[Extracted records — start]
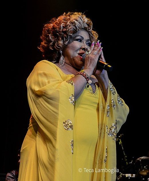 Alcione em 2018
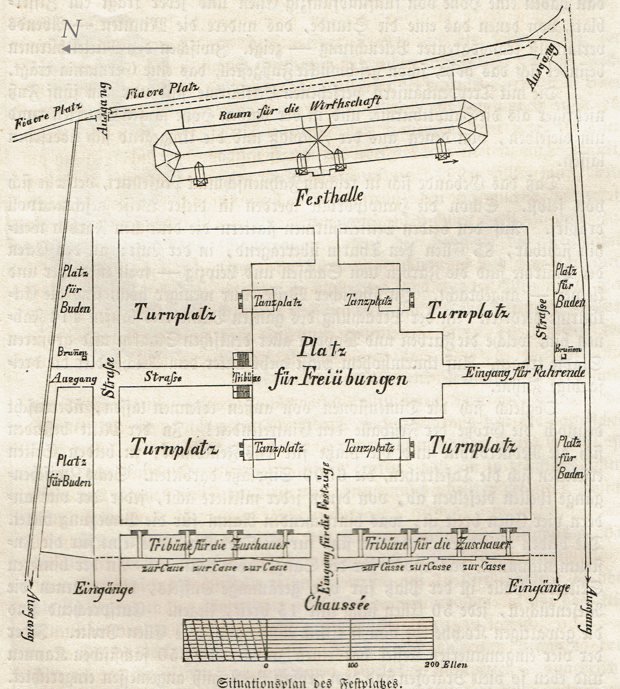 Allgemeines Deutsches Turnfest 1863 in Leipzig, Situationsplan des Festplatzes
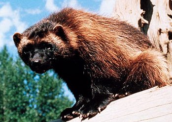 Wolverine
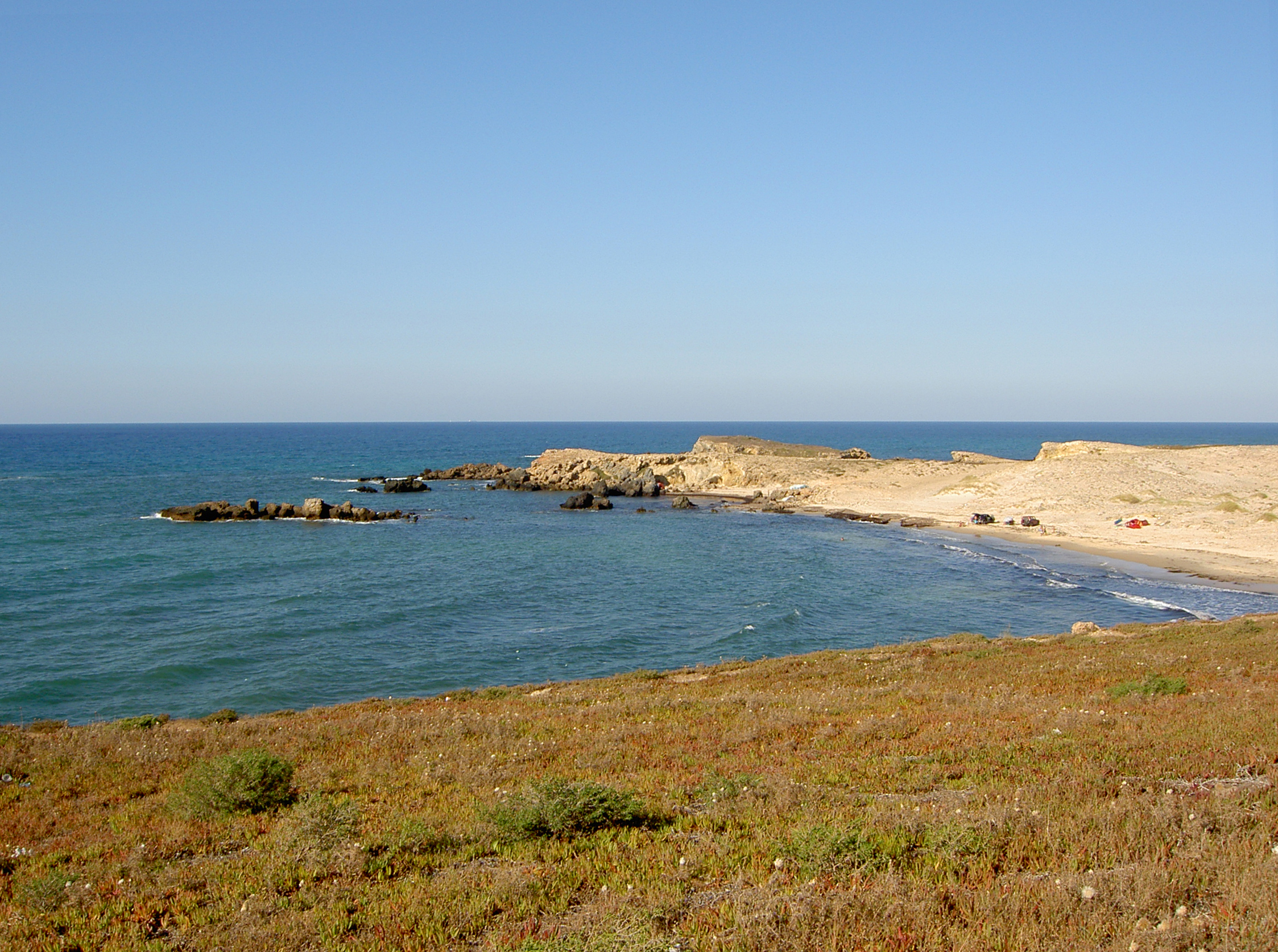 Cap Angela, Bizerte, Tunisie
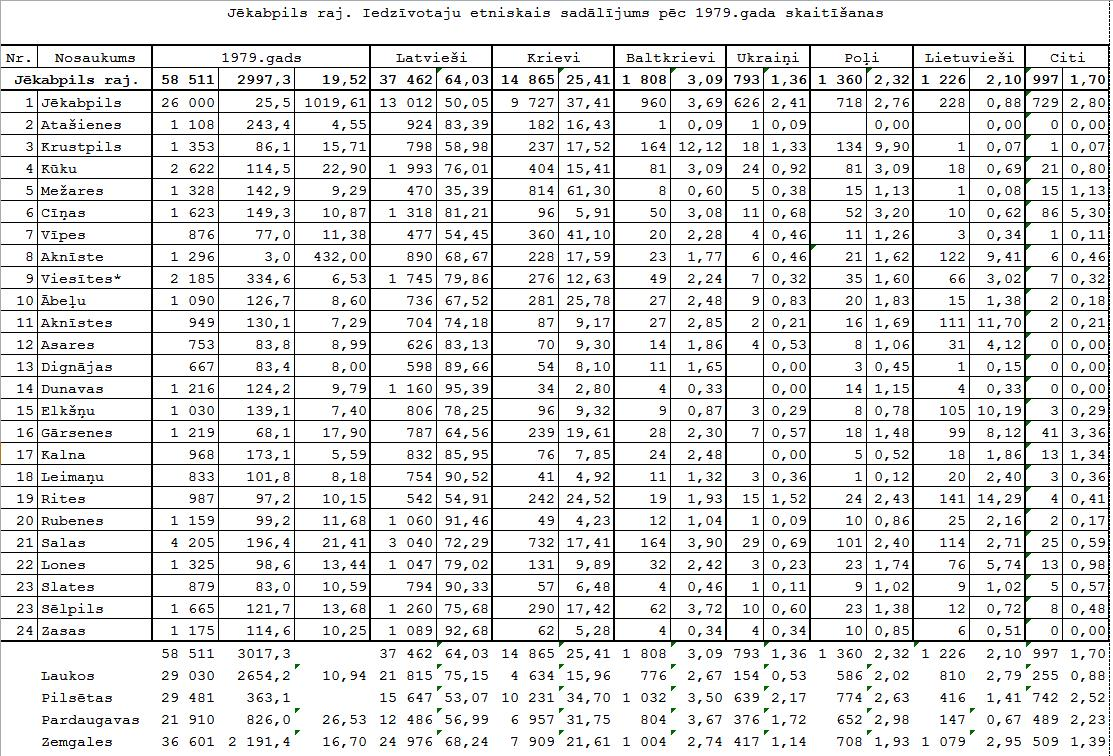 Latvijas 1979. gada tautas skaitīšanas dati
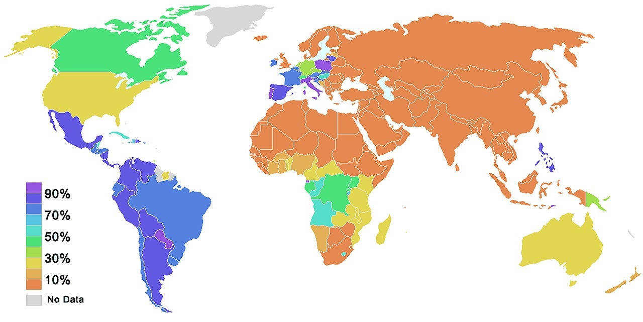 Mapa de la practica mundial del rito de la primera comunion
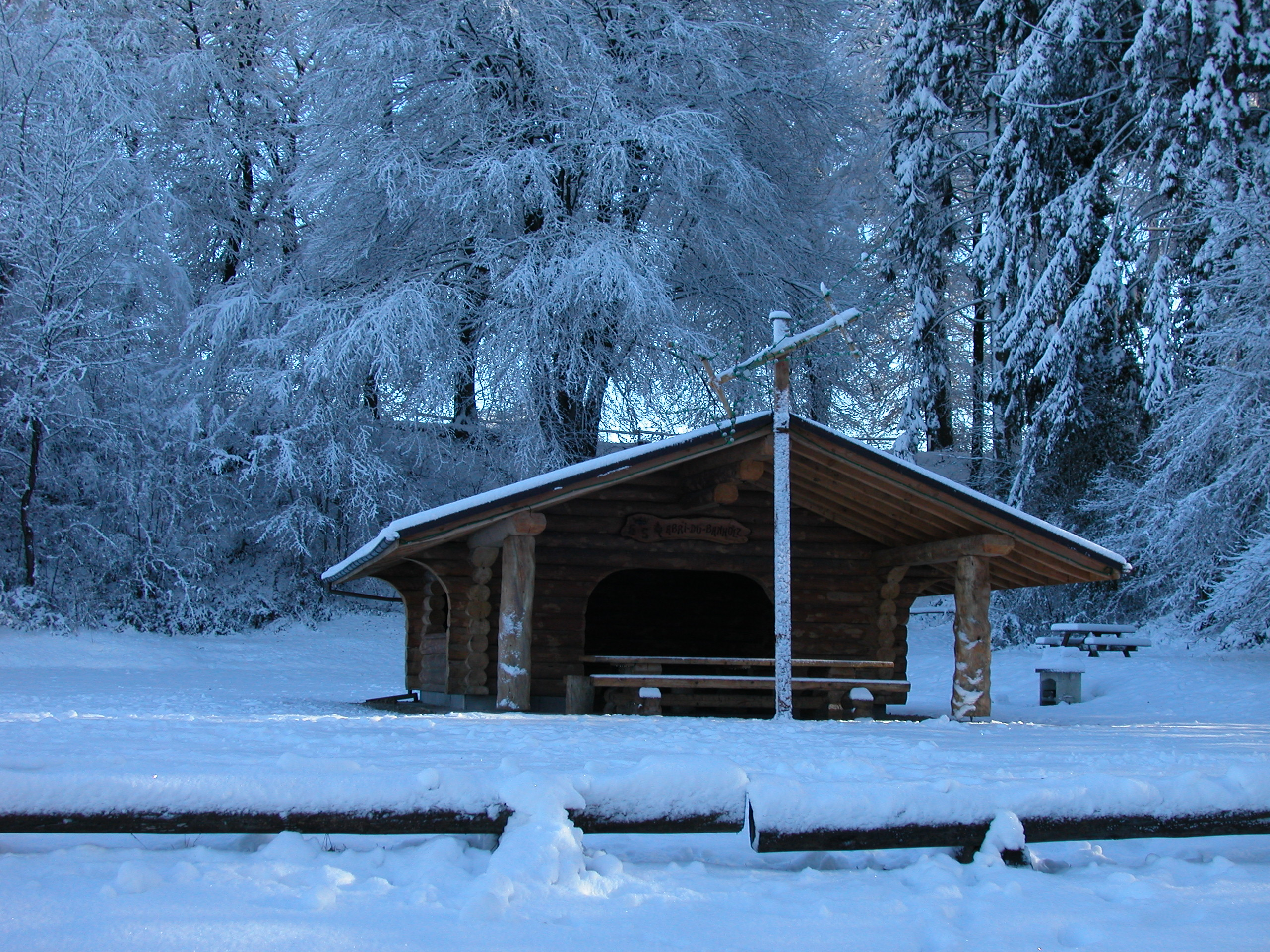 Le chalet du Banholz est situé en haut de la rue de Ferrette.
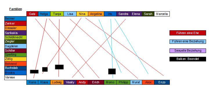 Tabelle der Beziehungen zwischen den Serienfiguren in der ARD-Fernsehserie »Lindenstraße«
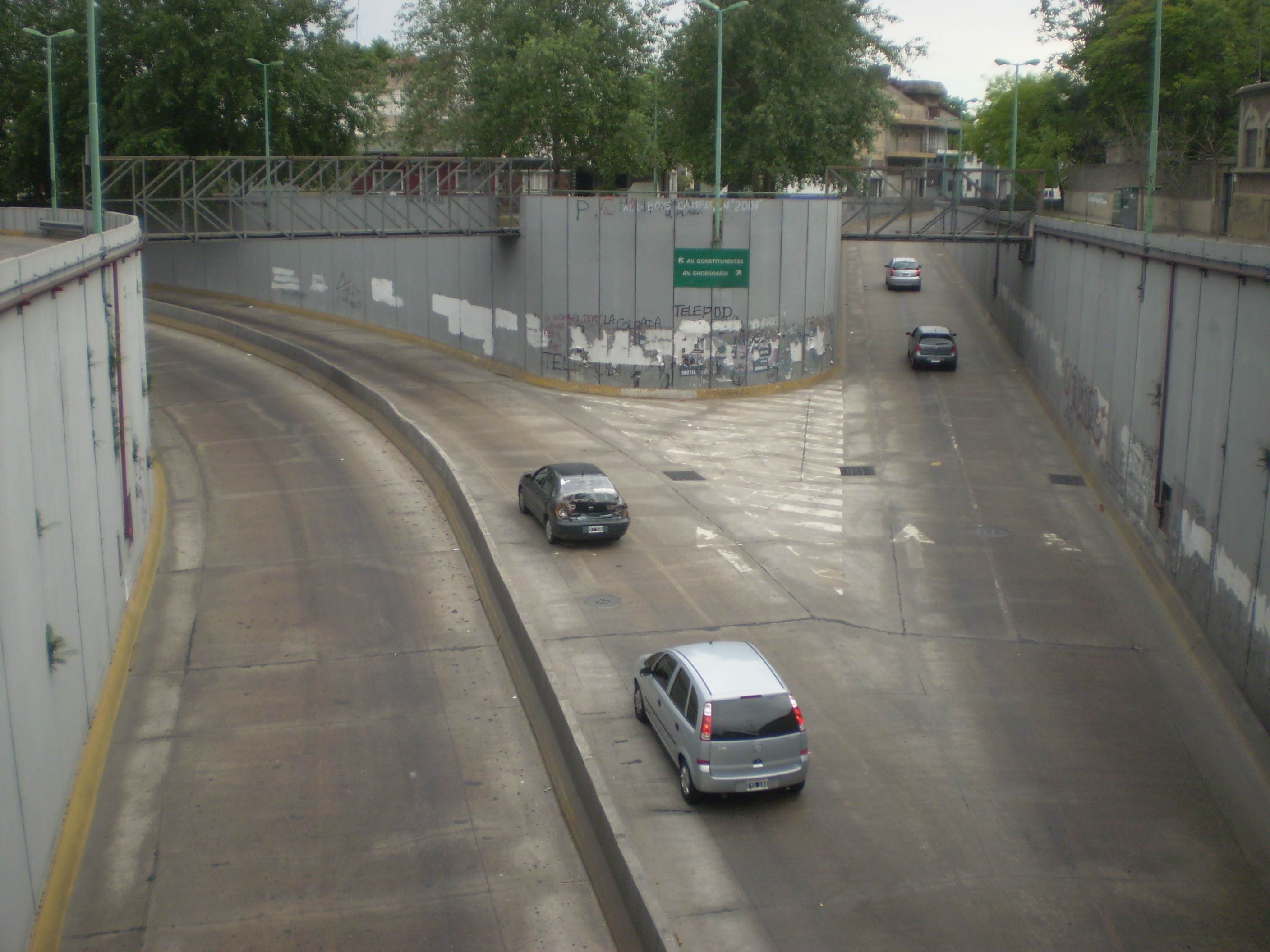 Vista desde arriba del túnel Chorroarín - Constituyentes en la ciudad de Buenos Aires.
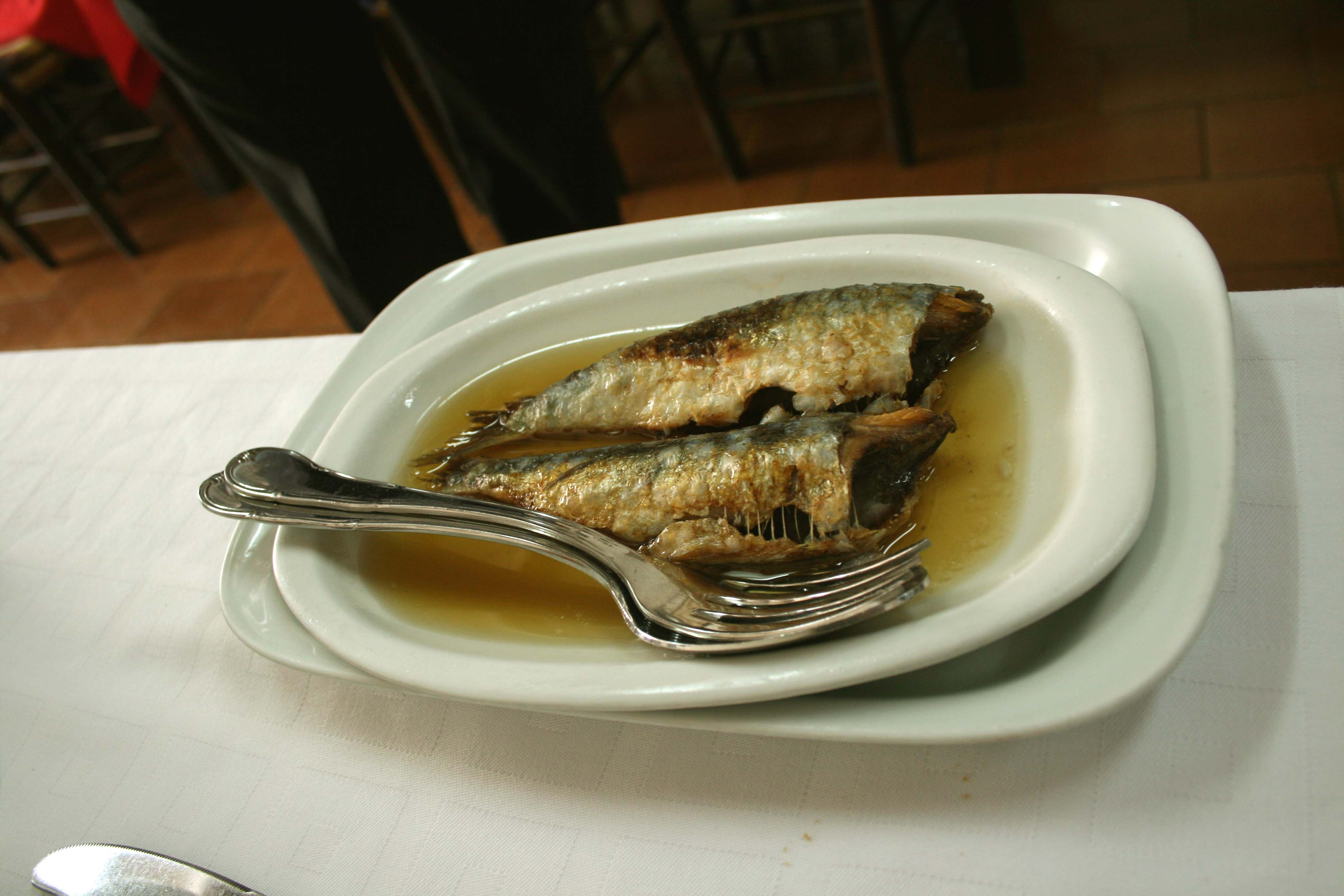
[Extracted records — finish]
No pictures belong in the copy. Retype exactly, and only, the lines from the line containing "Latvijas 1979. gada tautas skaitīšanas dati" through the last line of the data, both included.

--- Task response ---
 Latvijas 1979. gada tautas skaitīšanas dati
 Mapa de la practica mundial del rito de la primera comunion
 Le chalet du Banholz est situé en haut de la rue de Ferrette.
 Tabelle der Beziehungen zwischen den Serienfiguren in der ARD-Fernsehserie »Lindenstraße«
 Vista desde arriba del túnel Chorroarín - Constituyentes en la ciudad de Buenos Aires.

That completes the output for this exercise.